▸ Work instruction
Retype, word for word, each line between the lines holding "41143.0 | 0.06 |" and "2020 | 44 |", inclusive, and leave the rest of the data alone.

▸ Dataset entries
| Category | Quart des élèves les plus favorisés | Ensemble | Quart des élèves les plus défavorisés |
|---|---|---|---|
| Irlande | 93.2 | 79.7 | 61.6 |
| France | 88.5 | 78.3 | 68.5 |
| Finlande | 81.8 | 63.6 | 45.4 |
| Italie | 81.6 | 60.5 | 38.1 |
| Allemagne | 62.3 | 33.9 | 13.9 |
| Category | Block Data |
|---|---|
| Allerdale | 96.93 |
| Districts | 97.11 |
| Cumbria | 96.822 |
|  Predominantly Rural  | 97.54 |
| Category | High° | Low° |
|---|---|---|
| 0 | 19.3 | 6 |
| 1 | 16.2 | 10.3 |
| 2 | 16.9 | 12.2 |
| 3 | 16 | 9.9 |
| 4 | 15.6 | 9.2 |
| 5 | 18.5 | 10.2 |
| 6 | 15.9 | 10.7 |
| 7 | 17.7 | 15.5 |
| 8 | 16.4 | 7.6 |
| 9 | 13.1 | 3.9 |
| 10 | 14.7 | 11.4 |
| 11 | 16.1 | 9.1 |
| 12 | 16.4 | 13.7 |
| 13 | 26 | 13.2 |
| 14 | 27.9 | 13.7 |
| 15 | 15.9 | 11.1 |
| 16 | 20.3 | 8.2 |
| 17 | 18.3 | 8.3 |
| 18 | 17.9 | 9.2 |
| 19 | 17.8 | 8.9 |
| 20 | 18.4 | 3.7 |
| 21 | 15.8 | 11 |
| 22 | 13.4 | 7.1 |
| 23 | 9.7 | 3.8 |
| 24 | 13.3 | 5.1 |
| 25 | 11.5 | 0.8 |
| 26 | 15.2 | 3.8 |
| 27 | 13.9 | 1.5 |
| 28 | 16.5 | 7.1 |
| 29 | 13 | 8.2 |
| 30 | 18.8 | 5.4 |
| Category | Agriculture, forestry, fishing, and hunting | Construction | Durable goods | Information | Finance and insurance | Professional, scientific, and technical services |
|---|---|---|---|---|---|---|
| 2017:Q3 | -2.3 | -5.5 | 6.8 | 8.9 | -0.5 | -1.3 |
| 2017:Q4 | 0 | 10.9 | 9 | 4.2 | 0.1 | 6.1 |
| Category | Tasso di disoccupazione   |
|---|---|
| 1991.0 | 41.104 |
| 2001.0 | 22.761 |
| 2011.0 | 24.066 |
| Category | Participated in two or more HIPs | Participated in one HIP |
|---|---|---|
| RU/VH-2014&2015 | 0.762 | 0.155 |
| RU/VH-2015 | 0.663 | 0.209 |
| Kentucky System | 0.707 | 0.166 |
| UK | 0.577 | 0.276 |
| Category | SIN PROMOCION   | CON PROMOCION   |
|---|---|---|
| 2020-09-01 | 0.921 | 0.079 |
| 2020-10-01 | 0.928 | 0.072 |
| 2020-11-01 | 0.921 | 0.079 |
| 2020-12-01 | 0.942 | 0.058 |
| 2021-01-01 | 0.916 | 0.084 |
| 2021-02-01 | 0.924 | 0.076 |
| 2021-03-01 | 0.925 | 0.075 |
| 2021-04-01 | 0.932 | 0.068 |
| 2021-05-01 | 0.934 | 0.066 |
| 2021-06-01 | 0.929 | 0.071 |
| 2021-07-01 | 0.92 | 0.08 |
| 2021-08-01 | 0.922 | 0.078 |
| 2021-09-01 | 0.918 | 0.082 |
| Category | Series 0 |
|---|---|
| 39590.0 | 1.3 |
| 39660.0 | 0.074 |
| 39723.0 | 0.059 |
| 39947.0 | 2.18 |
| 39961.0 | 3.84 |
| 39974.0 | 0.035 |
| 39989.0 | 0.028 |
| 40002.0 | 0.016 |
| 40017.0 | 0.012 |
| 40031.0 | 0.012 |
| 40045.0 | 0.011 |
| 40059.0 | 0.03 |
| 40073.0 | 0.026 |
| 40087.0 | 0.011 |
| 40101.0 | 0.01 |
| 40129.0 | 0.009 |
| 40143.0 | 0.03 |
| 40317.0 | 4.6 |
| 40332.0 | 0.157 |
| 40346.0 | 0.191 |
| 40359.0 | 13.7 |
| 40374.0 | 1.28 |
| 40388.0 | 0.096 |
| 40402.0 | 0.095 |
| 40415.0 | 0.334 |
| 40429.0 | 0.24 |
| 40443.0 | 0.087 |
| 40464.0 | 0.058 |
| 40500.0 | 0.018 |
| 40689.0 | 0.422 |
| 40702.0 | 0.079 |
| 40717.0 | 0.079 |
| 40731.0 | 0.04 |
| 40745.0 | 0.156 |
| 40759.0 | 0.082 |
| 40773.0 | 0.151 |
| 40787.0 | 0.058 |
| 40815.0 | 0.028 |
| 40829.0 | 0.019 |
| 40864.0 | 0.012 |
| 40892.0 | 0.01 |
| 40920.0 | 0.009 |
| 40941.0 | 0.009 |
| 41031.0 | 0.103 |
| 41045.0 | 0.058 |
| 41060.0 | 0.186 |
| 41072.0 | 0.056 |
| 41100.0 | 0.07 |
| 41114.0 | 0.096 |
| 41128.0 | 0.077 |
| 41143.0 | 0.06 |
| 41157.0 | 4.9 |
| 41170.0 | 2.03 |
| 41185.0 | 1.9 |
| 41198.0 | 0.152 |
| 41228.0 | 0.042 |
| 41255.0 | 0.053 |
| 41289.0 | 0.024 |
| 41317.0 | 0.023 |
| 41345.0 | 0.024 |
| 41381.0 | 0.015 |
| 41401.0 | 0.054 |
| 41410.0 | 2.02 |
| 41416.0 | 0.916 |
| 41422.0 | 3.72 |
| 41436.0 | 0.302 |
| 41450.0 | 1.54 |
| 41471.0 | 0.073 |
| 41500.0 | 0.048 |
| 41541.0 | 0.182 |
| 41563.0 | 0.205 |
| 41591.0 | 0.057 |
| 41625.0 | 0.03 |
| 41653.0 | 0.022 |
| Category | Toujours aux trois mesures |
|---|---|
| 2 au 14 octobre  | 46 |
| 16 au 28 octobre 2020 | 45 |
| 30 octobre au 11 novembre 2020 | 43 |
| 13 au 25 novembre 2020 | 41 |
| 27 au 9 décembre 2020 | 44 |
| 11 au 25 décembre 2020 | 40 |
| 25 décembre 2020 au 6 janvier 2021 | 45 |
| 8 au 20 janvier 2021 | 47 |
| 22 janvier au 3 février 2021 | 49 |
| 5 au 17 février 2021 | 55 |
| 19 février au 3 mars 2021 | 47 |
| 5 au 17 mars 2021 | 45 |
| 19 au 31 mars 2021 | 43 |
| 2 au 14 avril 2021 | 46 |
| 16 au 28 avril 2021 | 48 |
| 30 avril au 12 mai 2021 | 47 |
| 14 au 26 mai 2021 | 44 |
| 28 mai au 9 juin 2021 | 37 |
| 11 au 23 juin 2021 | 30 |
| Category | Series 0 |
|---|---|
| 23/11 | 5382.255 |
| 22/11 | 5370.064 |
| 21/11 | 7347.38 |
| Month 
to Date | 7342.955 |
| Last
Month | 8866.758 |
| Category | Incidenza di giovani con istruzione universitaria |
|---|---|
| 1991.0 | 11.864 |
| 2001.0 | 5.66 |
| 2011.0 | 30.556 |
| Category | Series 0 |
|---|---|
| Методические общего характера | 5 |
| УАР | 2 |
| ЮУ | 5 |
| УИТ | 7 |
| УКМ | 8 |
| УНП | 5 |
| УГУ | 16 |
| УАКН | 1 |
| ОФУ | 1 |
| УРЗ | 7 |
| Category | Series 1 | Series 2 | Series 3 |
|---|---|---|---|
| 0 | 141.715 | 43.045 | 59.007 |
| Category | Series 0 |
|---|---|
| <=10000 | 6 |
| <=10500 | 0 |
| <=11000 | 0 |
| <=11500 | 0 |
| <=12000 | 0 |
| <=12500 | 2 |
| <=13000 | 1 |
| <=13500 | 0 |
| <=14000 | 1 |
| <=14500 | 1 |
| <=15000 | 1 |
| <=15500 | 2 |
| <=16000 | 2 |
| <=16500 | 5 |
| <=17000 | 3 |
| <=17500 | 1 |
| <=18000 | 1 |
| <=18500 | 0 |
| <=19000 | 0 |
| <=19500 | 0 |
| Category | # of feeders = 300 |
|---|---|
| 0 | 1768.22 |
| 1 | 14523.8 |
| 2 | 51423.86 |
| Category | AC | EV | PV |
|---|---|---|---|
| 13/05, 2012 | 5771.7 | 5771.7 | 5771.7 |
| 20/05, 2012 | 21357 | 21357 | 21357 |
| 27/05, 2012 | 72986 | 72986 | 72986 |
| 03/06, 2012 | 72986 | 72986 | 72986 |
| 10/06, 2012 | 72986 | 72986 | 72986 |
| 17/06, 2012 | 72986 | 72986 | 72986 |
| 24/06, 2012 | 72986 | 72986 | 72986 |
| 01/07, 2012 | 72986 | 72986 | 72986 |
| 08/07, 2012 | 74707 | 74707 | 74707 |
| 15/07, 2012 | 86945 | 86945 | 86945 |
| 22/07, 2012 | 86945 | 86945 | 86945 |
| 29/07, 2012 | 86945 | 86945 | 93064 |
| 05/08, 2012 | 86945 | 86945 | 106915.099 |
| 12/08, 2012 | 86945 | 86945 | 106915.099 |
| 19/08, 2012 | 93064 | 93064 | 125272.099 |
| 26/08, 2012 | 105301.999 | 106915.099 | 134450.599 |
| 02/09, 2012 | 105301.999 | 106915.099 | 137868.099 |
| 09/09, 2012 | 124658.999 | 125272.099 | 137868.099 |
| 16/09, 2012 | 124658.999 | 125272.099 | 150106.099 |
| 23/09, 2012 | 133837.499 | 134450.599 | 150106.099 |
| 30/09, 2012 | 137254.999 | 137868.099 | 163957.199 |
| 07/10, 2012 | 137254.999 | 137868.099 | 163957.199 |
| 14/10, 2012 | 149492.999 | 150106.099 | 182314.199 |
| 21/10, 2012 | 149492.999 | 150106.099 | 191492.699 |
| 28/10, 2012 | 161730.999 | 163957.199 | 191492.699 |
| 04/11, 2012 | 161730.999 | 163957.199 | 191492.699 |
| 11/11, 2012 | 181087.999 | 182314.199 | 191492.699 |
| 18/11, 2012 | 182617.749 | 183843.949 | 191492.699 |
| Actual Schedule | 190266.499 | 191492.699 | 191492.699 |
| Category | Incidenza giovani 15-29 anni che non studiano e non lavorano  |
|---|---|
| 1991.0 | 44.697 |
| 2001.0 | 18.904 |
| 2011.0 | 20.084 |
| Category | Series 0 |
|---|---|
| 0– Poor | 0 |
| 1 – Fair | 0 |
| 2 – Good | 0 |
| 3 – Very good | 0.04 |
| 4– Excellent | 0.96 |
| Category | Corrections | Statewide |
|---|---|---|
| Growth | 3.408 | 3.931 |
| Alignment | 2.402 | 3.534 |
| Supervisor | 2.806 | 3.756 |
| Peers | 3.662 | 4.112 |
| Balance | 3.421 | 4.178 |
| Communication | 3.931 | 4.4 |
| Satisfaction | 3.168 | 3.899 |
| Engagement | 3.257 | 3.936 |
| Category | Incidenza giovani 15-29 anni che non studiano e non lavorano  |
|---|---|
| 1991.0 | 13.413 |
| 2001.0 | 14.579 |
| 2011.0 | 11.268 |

▸ Answer space
| 41143.0 | 0.06 |
| 41157.0 | 4.9 |
| 41170.0 | 2.03 |
| 41185.0 | 1.9 |
| 41198.0 | 0.152 |
| 41228.0 | 0.042 |
| 41255.0 | 0.053 |
| 41289.0 | 0.024 |
| 41317.0 | 0.023 |
| 41345.0 | 0.024 |
| 41381.0 | 0.015 |
| 41401.0 | 0.054 |
| 41410.0 | 2.02 |
| 41416.0 | 0.916 |
| 41422.0 | 3.72 |
| 41436.0 | 0.302 |
| 41450.0 | 1.54 |
| 41471.0 | 0.073 |
| 41500.0 | 0.048 |
| 41541.0 | 0.182 |
| 41563.0 | 0.205 |
| 41591.0 | 0.057 |
| 41625.0 | 0.03 |
| 41653.0 | 0.022 |
| Category | Toujours aux trois mesures |
|---|---|
| 2 au 14 octobre  | 46 |
| 16 au 28 octobre 2020 | 45 |
| 30 octobre au 11 novembre 2020 | 43 |
| 13 au 25 novembre 2020 | 41 |
| 27 au 9 décembre 2020 | 44 |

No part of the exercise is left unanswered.